### [INSTRUCTIONS FOR THE TASK]
Write an exact copy of the entries below that leaves out all pictures.
───── SUPPLIED DATA ─────
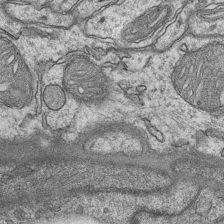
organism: Mouse
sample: CA1 Hippocampus
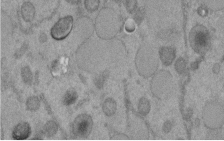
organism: C. elegans
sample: C. elegans embryo early stage
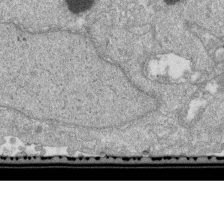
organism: Human
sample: HeLa cell HIV synapse
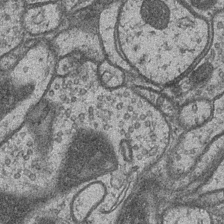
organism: Drosophila
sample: Optic medulla
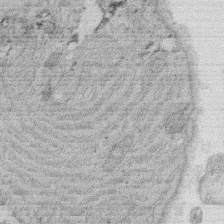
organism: Rat
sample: Salivary granule
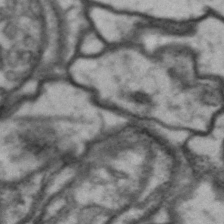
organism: Drosophila
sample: Brain
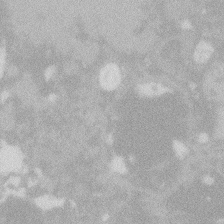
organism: Zebrafish
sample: Macrophage
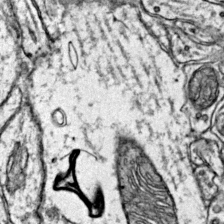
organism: Mouse
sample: Primary visual cortex
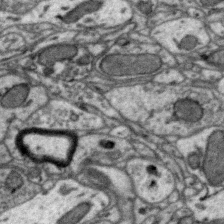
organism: Zebra finch
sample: Brain
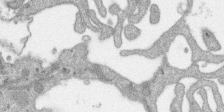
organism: Human
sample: Lung epithelial cells infected with SARS-CoV-2
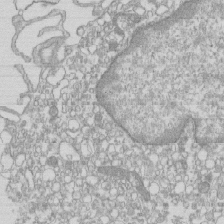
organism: Mouse
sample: Macrophages
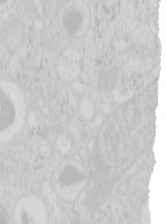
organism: Mouse
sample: Pancreas
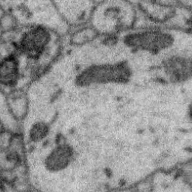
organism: Zebra finch
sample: Brain
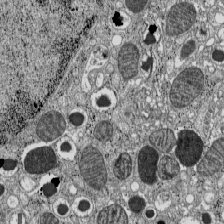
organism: C57BL Mouse
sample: Pancreatic islet
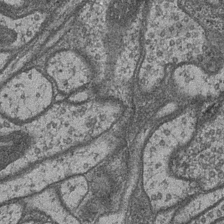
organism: Drosophila
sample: Optic medulla
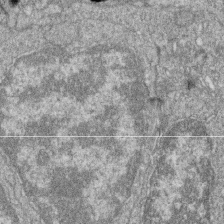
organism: Zebrafish
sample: Cilia; retinal pigment epithelium
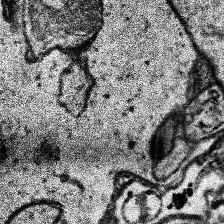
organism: Human
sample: Temporal Lobe
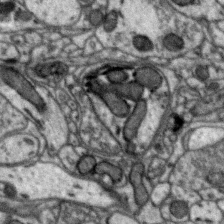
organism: Zebra finch
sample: Brain
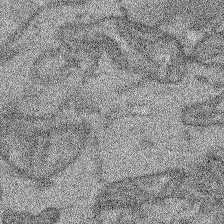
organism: Human
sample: HeLa cells
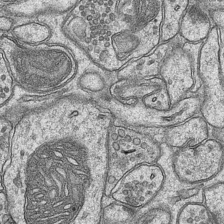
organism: Mouse
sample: CA1 Hippocampus
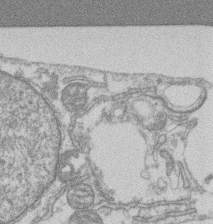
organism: Mouse
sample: T cell stromal cell synapse
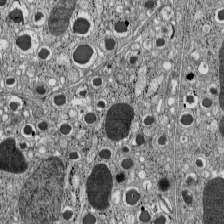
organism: C57BL Mouse
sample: Pancreatic islet
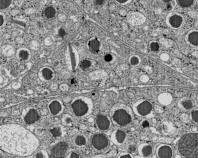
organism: C57BL Mouse
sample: Pancreatic islet
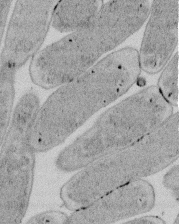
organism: E. coli
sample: Bacterial nucleoid
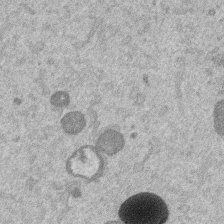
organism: Mouse
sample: Dividing mouse embryo 1 cell stage
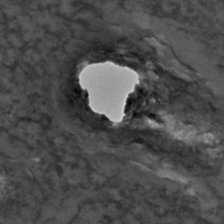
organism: C. elegans
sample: C. elegans embryo
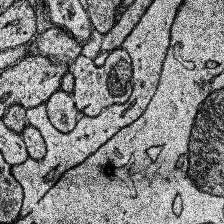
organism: Human
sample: Temporal Lobe
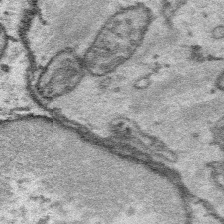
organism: Platynereis dumerilii
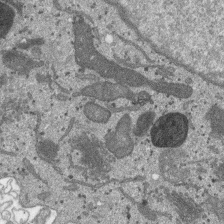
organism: Human
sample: Lung epithelial cells infected with SARS-CoV-2
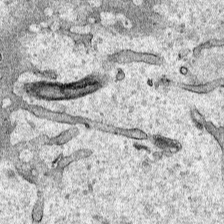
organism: Human
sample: Mitochondria in HCT116 cells
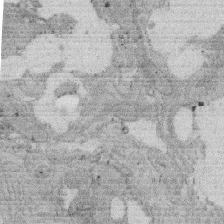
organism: Rat
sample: Salivary granule
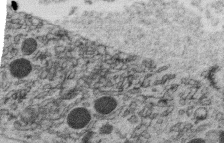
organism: C. elegans
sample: C. elegans oocyte; sperm cells
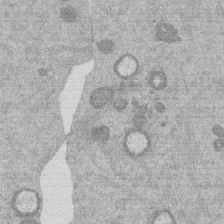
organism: Mouse
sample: Dividing mouse embryo 1 cell stage
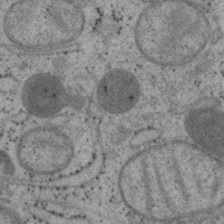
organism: Human
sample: HeLa cells
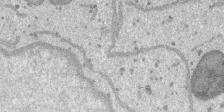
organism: Human
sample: Lung epithelial cells infected with SARS-CoV-2
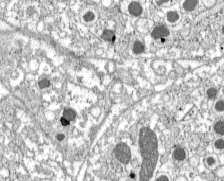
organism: C57BL Mouse
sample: Pancreatic islet
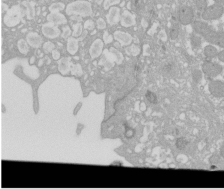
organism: Xenopus
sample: Cilia; centrioles in frog embryo cells
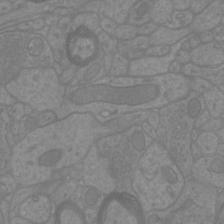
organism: Mouse
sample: Cortical neurons
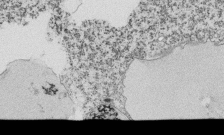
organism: Tetrahymena
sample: Cilia in tetrahymena
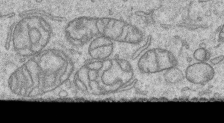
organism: Human
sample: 1205lu cells
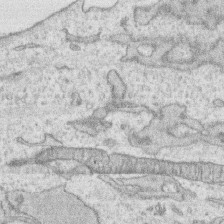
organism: Human
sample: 1205lu cells
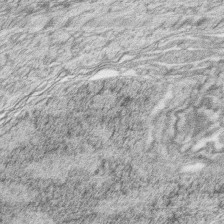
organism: Zebrafish
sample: synaptic ribbons in rod cells and cone cells
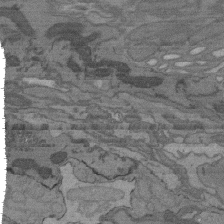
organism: C. elegans
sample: AFD neurons C. elegans
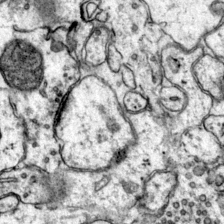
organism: Mouse
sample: Primary visual cortex
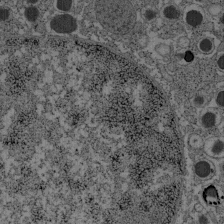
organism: C57BL Mouse
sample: Pancreatic islet
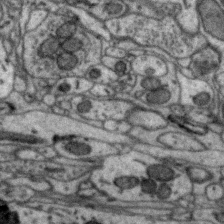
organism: Zebra finch
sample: Brain
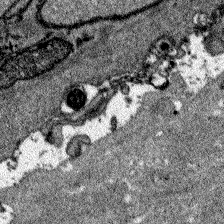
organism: Zebrafish
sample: Larval olfactory bulb
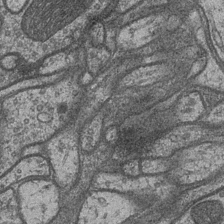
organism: Drosophila
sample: Optic medulla
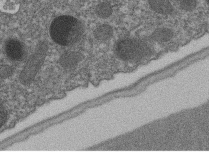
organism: C. elegans
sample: C. elegans embryo early stage
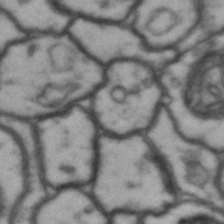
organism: Drosophila
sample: Brain
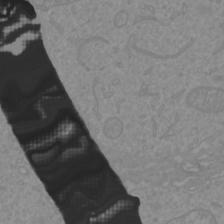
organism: Mouse
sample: Cortical neurons
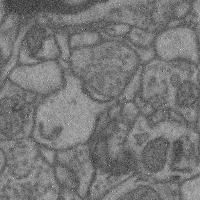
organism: Mouse
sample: Cerebral cortex
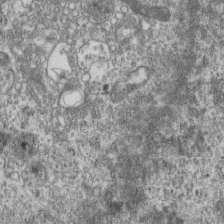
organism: Mouse
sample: Centriole in ependymal cells
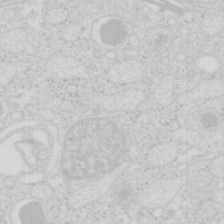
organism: Mouse
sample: Pancreas
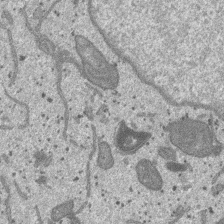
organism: Human
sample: Lung epithelial cells infected with SARS-CoV-2
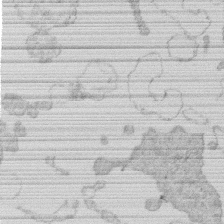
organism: Human
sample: Macrophage cells
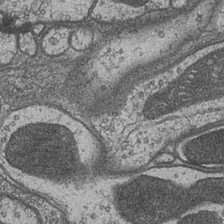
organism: Drosophila
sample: Optic medulla
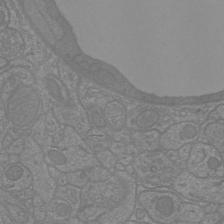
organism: Mouse
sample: Cortical neurons
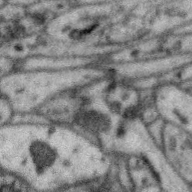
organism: Zebra finch
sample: Brain
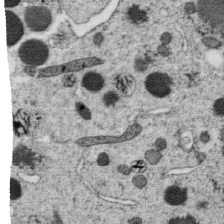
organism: C. elegans
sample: C. elegans oocyte; sperm cells
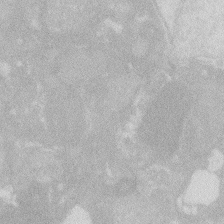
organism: Zebrafish
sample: Macrophage
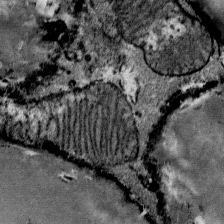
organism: Mouse
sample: Mouse Salivary gland
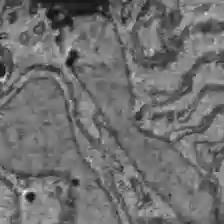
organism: C57BL Mouse
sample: Liver
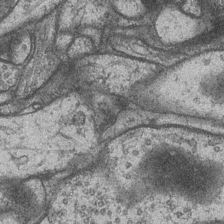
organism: Drosophila
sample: Optic medulla
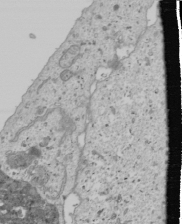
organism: Human
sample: Mitochondria in U2OS cells
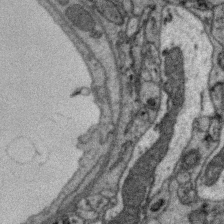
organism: Zebra finch
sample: Brain
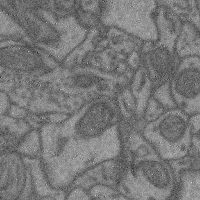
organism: Mouse
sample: Cerebral cortex
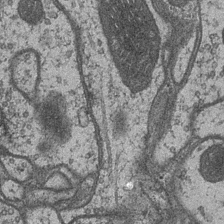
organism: Drosophila
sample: Optic medulla
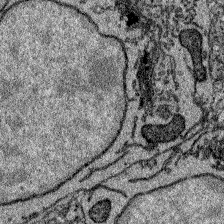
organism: Zebrafish
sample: Larval olfactory bulb
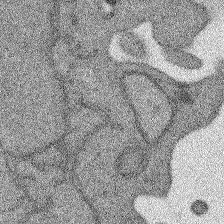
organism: Human
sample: HeLa cells
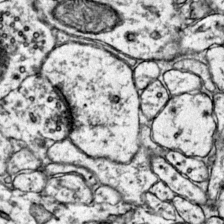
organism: Mouse
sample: Primary visual cortex
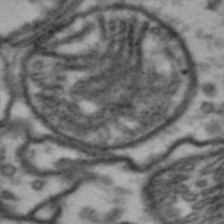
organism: Drosophila
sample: Brain
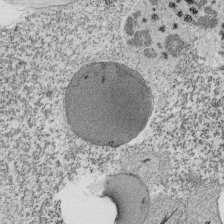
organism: Tetrahymena
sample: Cilia in tetrahymena
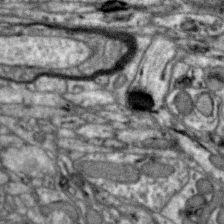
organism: Zebra finch
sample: Brain
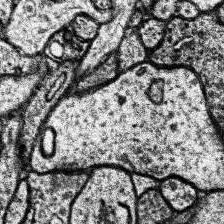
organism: Human
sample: Temporal Lobe
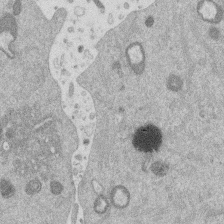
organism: Mouse
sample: Dividing mouse embryo 1 cell stage
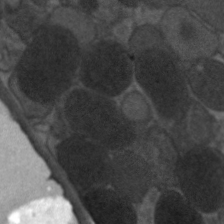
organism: C. elegans
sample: Pharynx
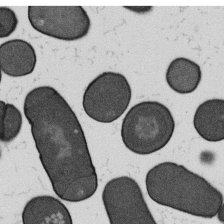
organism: B. subtilis
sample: Bacterial spore
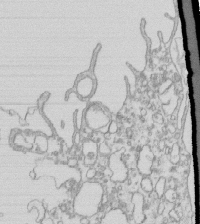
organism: Mouse
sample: Macrophages
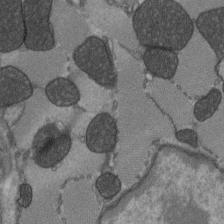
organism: C57BL Mouse
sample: Heart
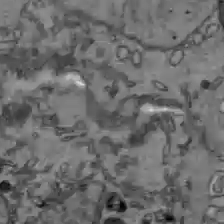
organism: C57BL Mouse
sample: Liver
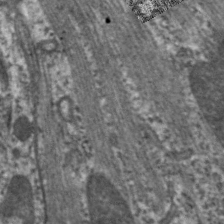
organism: C. elegans
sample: Pharynx
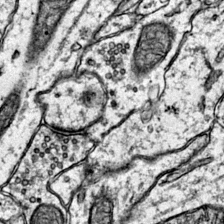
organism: Mouse
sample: Primary visual cortex
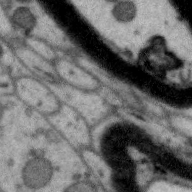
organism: Zebra finch
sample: Brain
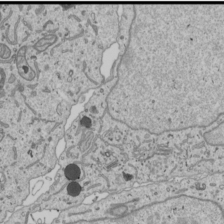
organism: Human
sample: Mitochondria in U2OS cells
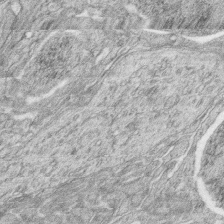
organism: Zebrafish
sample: synaptic ribbons in rod cells and cone cells
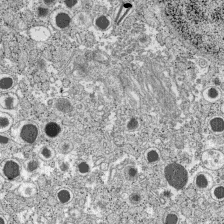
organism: C57BL Mouse
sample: Pancreatic islet
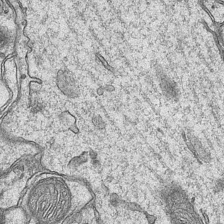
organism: Mouse
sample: CA1 Hippocampus
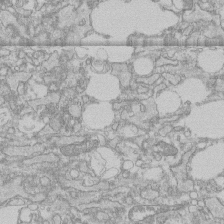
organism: Human
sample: CRL-1474
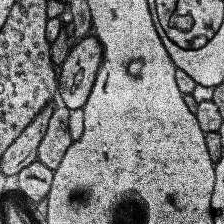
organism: Human
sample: Temporal Lobe
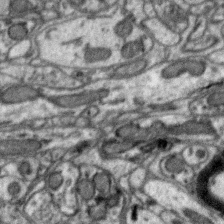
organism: Zebra finch
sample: Brain
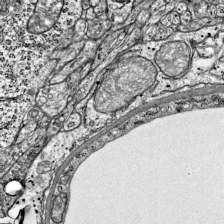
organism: Mouse
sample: Visual Cortex
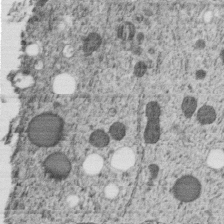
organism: C. elegans
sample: C. elegans embryo early stage
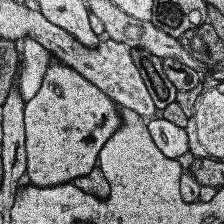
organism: Human
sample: Temporal Lobe
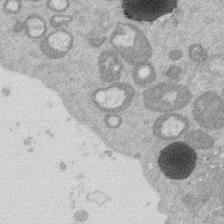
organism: Mouse
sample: Dividing mouse embryo 1 cell stage
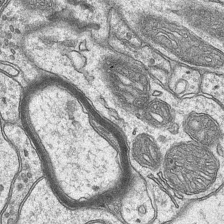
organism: Mouse
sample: CA1 Hippocampus
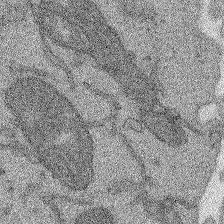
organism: Human
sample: HeLa cells
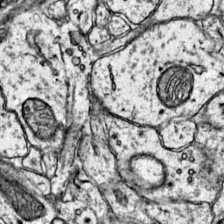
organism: Mouse
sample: Primary visual cortex
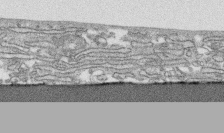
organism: Human
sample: CRL-1474
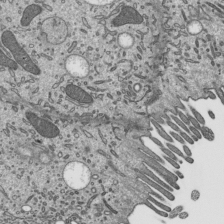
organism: Mouse
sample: Mouse epididymis efferent ductule cilia
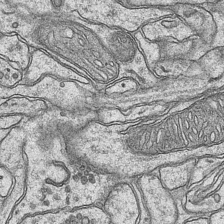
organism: Mouse
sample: CA1 Hippocampus
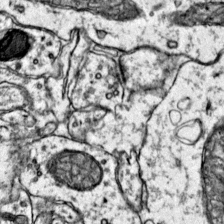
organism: Mouse
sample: Primary visual cortex
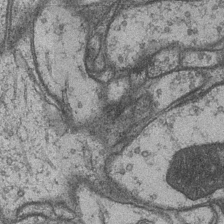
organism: Drosophila
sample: Optic medulla
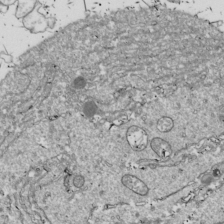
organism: Drosophila
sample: Cell division; meiosis; drosophila spermatocytes
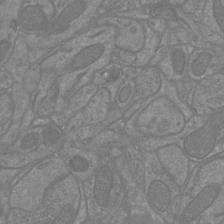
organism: Mouse
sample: Cortical neurons
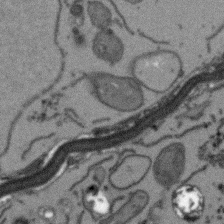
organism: Arabidopsis thaliana
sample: Root tip
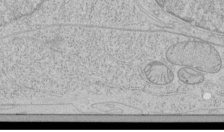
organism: Human
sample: Mitochondria in HCT116 cells
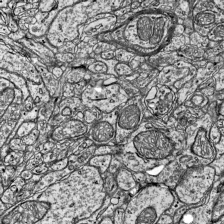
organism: Mouse
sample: Visual Cortex
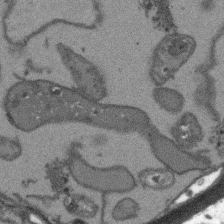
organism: Arabidopsis thaliana
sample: Root tip
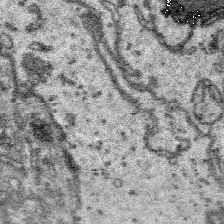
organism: Platynereis dumerilii
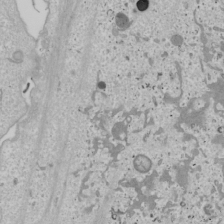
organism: Human
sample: Mitochondria in U2OS cells
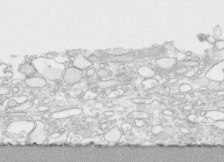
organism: Human
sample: CRL-1474
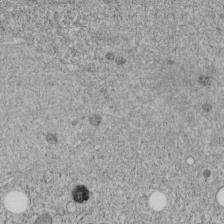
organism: C. elegans
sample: C. elegans embryo early stage
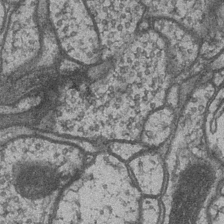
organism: Drosophila
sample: Optic medulla
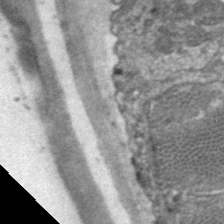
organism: C. elegans
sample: Pharynx
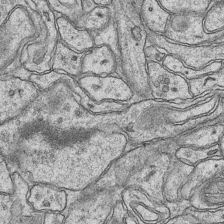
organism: Mouse
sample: CA1 Hippocampus
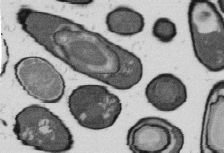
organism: B. subtilis
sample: Bacterial spore
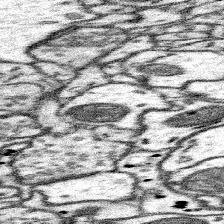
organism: Mouse
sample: Somatosensory cortex neuropil
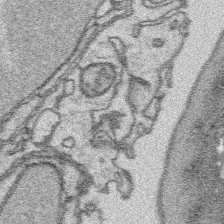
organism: Platynereis dumerilii
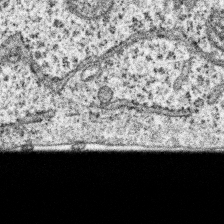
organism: Human
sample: HeLa cells
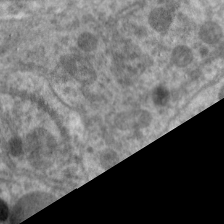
─────
### [RESULT OF THE TASK]
organism: Mouse
sample: CA1 Hippocampus
organism: C. elegans
sample: C. elegans embryo early stage
organism: Human
sample: HeLa cell HIV synapse
organism: Drosophila
sample: Optic medulla
organism: Rat
sample: Salivary granule
organism: Drosophila
sample: Brain
organism: Zebrafish
sample: Macrophage
organism: Mouse
sample: Primary visual cortex
organism: Zebra finch
sample: Brain
organism: Human
sample: Lung epithelial cells infected with SARS-CoV-2
organism: Mouse
sample: Macrophages
organism: Mouse
sample: Pancreas
organism: Zebra finch
sample: Brain
organism: C57BL Mouse
sample: Pancreatic islet
organism: Drosophila
sample: Optic medulla
organism: Zebrafish
sample: Cilia; retinal pigment epithelium
organism: Human
sample: Temporal Lobe
organism: Zebra finch
sample: Brain
organism: Human
sample: HeLa cells
organism: Mouse
sample: CA1 Hippocampus
organism: Mouse
sample: T cell stromal cell synapse
organism: C57BL Mouse
sample: Pancreatic islet
organism: C57BL Mouse
sample: Pancreatic islet
organism: E. coli
sample: Bacterial nucleoid
organism: Mouse
sample: Dividing mouse embryo 1 cell stage
organism: C. elegans
sample: C. elegans embryo
organism: Human
sample: Temporal Lobe
organism: Platynereis dumerilii
organism: Human
sample: Lung epithelial cells infected with SARS-CoV-2
organism: Human
sample: Mitochondria in HCT116 cells
organism: Rat
sample: Salivary granule
organism: C. elegans
sample: C. elegans oocyte; sperm cells
organism: Mouse
sample: Dividing mouse embryo 1 cell stage
organism: Human
sample: HeLa cells
organism: Human
sample: Lung epithelial cells infected with SARS-CoV-2
organism: C57BL Mouse
sample: Pancreatic islet
organism: Xenopus
sample: Cilia; centrioles in frog embryo cells
organism: Mouse
sample: Cortical neurons
organism: Tetrahymena
sample: Cilia in tetrahymena
organism: Human
sample: 1205lu cells
organism: Human
sample: 1205lu cells
organism: Zebrafish
sample: synaptic ribbons in rod cells and cone cells
organism: C. elegans
sample: AFD neurons C. elegans
organism: Mouse
sample: Primary visual cortex
organism: C57BL Mouse
sample: Pancreatic islet
organism: Zebra finch
sample: Brain
organism: Zebrafish
sample: Larval olfactory bulb
organism: Drosophila
sample: Optic medulla
organism: C. elegans
sample: C. elegans embryo early stage
organism: Drosophila
sample: Brain
organism: Mouse
sample: Cortical neurons
organism: Mouse
sample: Cerebral cortex
organism: Mouse
sample: Centriole in ependymal cells
organism: Mouse
sample: Pancreas
organism: Human
sample: Lung epithelial cells infected with SARS-CoV-2
organism: Human
sample: Macrophage cells
organism: Drosophila
sample: Optic medulla
organism: Mouse
sample: Cortical neurons
organism: Zebra finch
sample: Brain
organism: C. elegans
sample: C. elegans oocyte; sperm cells
organism: Zebrafish
sample: Macrophage
organism: Mouse
sample: Mouse Salivary gland
organism: C57BL Mouse
sample: Liver
organism: Drosophila
sample: Optic medulla
organism: Human
sample: Mitochondria in U2OS cells
organism: Zebra finch
sample: Brain
organism: Mouse
sample: Cerebral cortex
organism: Drosophila
sample: Optic medulla
organism: Zebrafish
sample: Larval olfactory bulb
organism: Human
sample: HeLa cells
organism: Mouse
sample: Primary visual cortex
organism: Drosophila
sample: Brain
organism: Tetrahymena
sample: Cilia in tetrahymena
organism: Zebra finch
sample: Brain
organism: Human
sample: Temporal Lobe
organism: Mouse
sample: Dividing mouse embryo 1 cell stage
organism: C. elegans
sample: Pharynx
organism: B. subtilis
sample: Bacterial spore
organism: Mouse
sample: Macrophages
organism: C57BL Mouse
sample: Heart
organism: C57BL Mouse
sample: Liver
organism: C. elegans
sample: Pharynx
organism: Mouse
sample: Primary visual cortex
organism: Zebra finch
sample: Brain
organism: Human
sample: Mitochondria in U2OS cells
organism: Zebrafish
sample: synaptic ribbons in rod cells and cone cells
organism: C57BL Mouse
sample: Pancreatic islet
organism: Mouse
sample: CA1 Hippocampus
organism: Human
sample: CRL-1474
organism: Human
sample: Temporal Lobe
organism: Zebra finch
sample: Brain
organism: Mouse
sample: Visual Cortex
organism: C. elegans
sample: C. elegans embryo early stage
organism: Human
sample: Temporal Lobe
organism: Mouse
sample: Dividing mouse embryo 1 cell stage
organism: Mouse
sample: CA1 Hippocampus
organism: Human
sample: HeLa cells
organism: Mouse
sample: Primary visual cortex
organism: Human
sample: CRL-1474
organism: Mouse
sample: Mouse epididymis efferent ductule cilia
organism: Mouse
sample: CA1 Hippocampus
organism: Mouse
sample: Primary visual cortex
organism: Drosophila
sample: Optic medulla
organism: Drosophila
sample: Cell division; meiosis; drosophila spermatocytes
organism: Mouse
sample: Cortical neurons
organism: Arabidopsis thaliana
sample: Root tip
organism: Human
sample: Mitochondria in HCT116 cells
organism: Mouse
sample: Visual Cortex
organism: Arabidopsis thaliana
sample: Root tip
organism: Platynereis dumerilii
organism: Human
sample: Mitochondria in U2OS cells
organism: Human
sample: CRL-1474
organism: C. elegans
sample: C. elegans embryo early stage
organism: Drosophila
sample: Optic medulla
organism: C. elegans
sample: Pharynx
organism: Mouse
sample: CA1 Hippocampus
organism: B. subtilis
sample: Bacterial spore
organism: Mouse
sample: Somatosensory cortex neuropil
organism: Platynereis dumerilii
organism: Human
sample: HeLa cells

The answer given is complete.